The principal industrial activities in Cascade's service area include
the production of pulp, paper and converted paper products, plywood, chemical
fertilizers, industrial chemicals, clay and ceramic products, refining of crude
oil, producing and forming of aluminum, the processing, flash freezing and
canning of many types of vegetable, fruit and fish products, processing of milk
products, meat processing and the drying and curing of wood and agricultural
products, and electric power generation. Electric generation customers represent
a significant portion of industrial revenues. The demand for gas fired
generation tends to decrease as the availability of hydroelectric generation
increases.
SEASONALITY
Weather is an important factor affecting gas revenues because of the
large number of customers using gas for space heating. For the fiscal year ended
September 30, 1999, 64% of operating revenues and 89% of earnings from
operations were derived from the first two quarters (October 1998 through March
1999). Because of the seasonality of space heating revenues, Cascade believes
financial results for interim periods are not indicative of results to be
expected for an entire year. To mitigate the seasonality of space heating
revenues, the Company pursues a marketing strategy of encouraging the
installation of gas water heaters by customers, since they are not as influenced
by weather conditions.
COMPETITIVE CONDITIONS
Cascade operates in a competitive market for natural gas service.
Cascade competes with residual fuel oil and other alternative energy sources for
industrial boiler uses, and oil, propane, and electricity for residential and
commercial space heating, and electricity for water heating.
Competition is primarily based on price. For residential and commercial
space heating use, Cascade continues to maintain a price advantage over oil in
its entire service territory and has an advantage over electricity in the vast
majority of its territory. In the remaining areas of its service territory
served by public electric utilities with their own hydro power supply, Cascade
is almost equal in cost with respect to electricity furnished by those utilities
for space heating and water heating uses. In addition, natural gas enjoys the
advantage of being the preferred energy choice by builders for new home
construction.
Historically, the large volume industrial market was very sensitive to
price fluctuations between the comparable cost of natural gas and alternate
fuels, principally residual fuel oil used in boiler applications.

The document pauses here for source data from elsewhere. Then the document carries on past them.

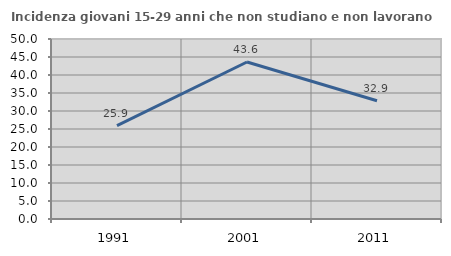
| Category | Incidenza giovani 15-29 anni che non studiano e non lavorano  |
|---|---|
| 1991.0 | 25.949 |
| 2001.0 | 43.614 |
| 2011.0 | 32.855 |
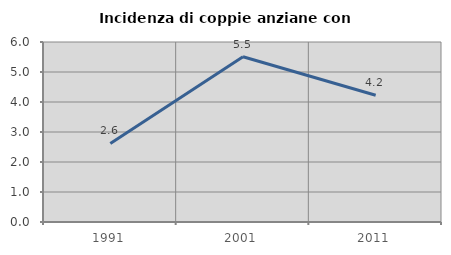
| Category | Incidenza di coppie anziane con figli |
|---|---|
| 1991.0 | 2.62 |
| 2001.0 | 5.51 |
| 2011.0 | 4.225 |
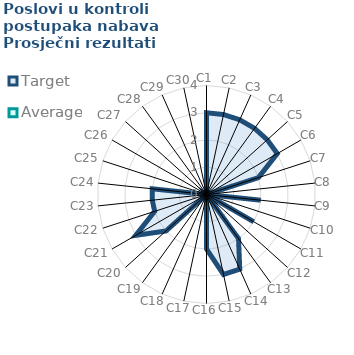
| Category | Target | Average |
|---|---|---|
| C1 | 3 | 0 |
| C2 | 3 | 0 |
| C3 | 3 | 0 |
| C4 | 3 | 0 |
| C5 | 3 | 0 |
| C6 | 3 | 0 |
| C7 | 2 | 0 |
| C8 | 0 | 0 |
| C9 | 2 | 0 |
| C10 | 0 | 0 |
| C11 | 2 | 0 |
| C12 | 0 | 0 |
| C13 | 2 | 0 |
| C14 | 3 | 0 |
| C15 | 3 | 0 |
| C16 | 2 | 0 |
| C17 | 0 | 0 |
| C18 | 0 | 0 |
| C19 | 0 | 0 |
| C20 | 2 | 0 |
| C21 | 3 | 0 |
| C22 | 2 | 0 |
| C23 | 2 | 0 |
| C24 | 2 | 0 |
| C25 | 0 | 0 |
| C26 | 0 | 0 |
| C27 | 0 | 0 |
| C28 | 0 | 0 |
| C29 | 0 | 0 |
| C30 | 0 | 0 |
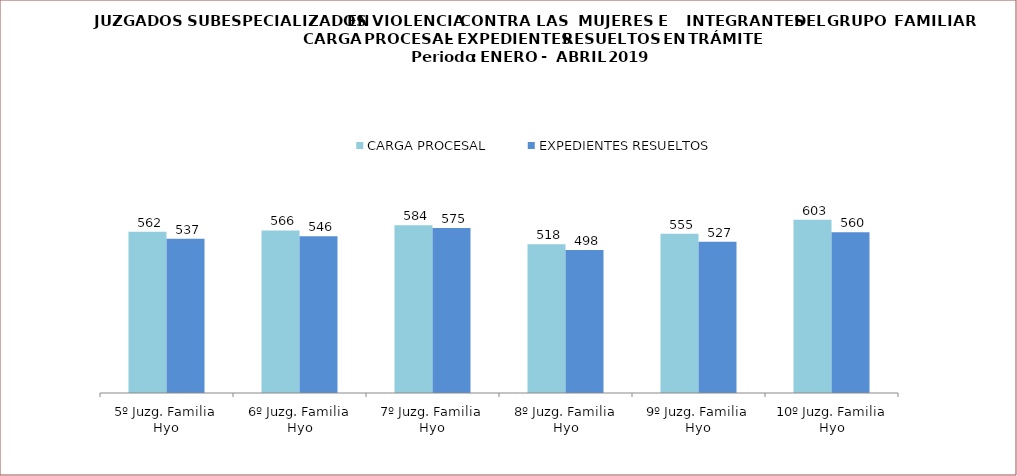
| Category | CARGA PROCESAL | EXPEDIENTES RESUELTOS |
|---|---|---|
| 5º Juzg. Familia Hyo | 562 | 537 |
| 6º Juzg. Familia Hyo | 566 | 546 |
| 7º Juzg. Familia Hyo | 584 | 575 |
| 8º Juzg. Familia Hyo | 518 | 498 |
| 9º Juzg. Familia Hyo | 555 | 527 |
| 10º Juzg. Familia Hyo | 603 | 560 |
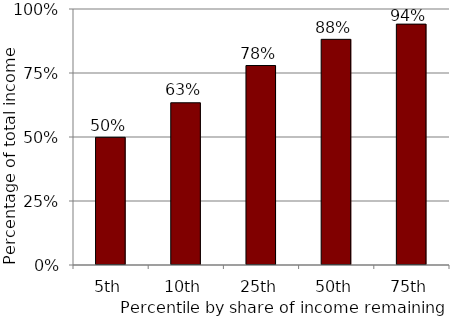
| Category | Series 0 |
|---|---|
| 5th | 0.499 |
| 10th | 0.634 |
| 25th | 0.779 |
| 50th | 0.882 |
| 75th | 0.941 |
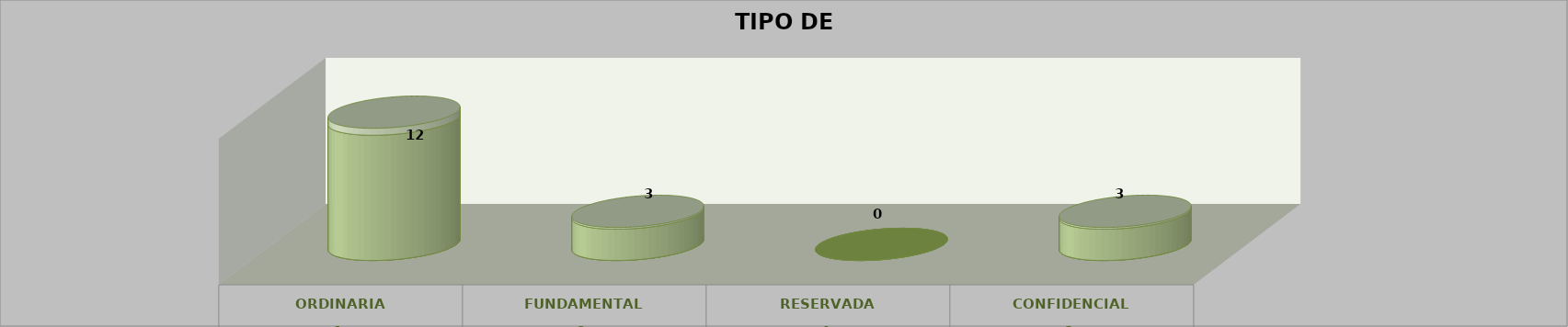
| Category | Series 0 | Series 2 | Series 1 | Series 3 | Series 4 |
|---|---|---|---|---|---|
| 0 |  |  |  | 12 | 0.667 |
| 1 |  |  |  | 3 | 0.167 |
| 2 |  |  |  | 0 | 0 |
| 3 |  |  |  | 3 | 0.167 |

However, the
advent of open access transportation and the restructuring of gas supply and
contractual provisions with these customers have improved the Company's
competitive position. Cascade has not experienced any significant loss of sales
to alternate fuels to these customers during the last ten years, even though
there have been periods when the residual fuel oil prices were lower than
natural gas.
In addition to multiple alternative fuels, the Company is subject to
bypass. Bypass refers to actual or prospective customers who install their own
facilities and connect directly to an upstream pipeline and thereby "bypass" the
distribution company's service. The Company has experienced bypass but has also
experienced success in offering competitive rates to reduce economic incentives
to bypass. In addition, other sellers of natural gas compete to sell the natural
gas commodity over the Company's pipelines to its distribution customers.
The Bonneville Power Administration (BPA) is a major supplier of
hydro-electric power in the Pacific Northwest including Cascade's service area.
BPA significantly influences the electric rates of all classes of customers
including those applications in direct competition with natural gas marketed by
Cascade.
6
<PAGE>
ENVIRONMENTAL
The Company is subject to federal and state environmental regulation of
its operations and properties through the United States Environmental Protection
Agency, the Washington Department of Ecology and the Oregon Department of
Environmental Quality. Such regulation may, at times, result in the imposition
of liability or responsibility for the clean up or treatment of existing
environmental problems or for the prevention of future environmental problems.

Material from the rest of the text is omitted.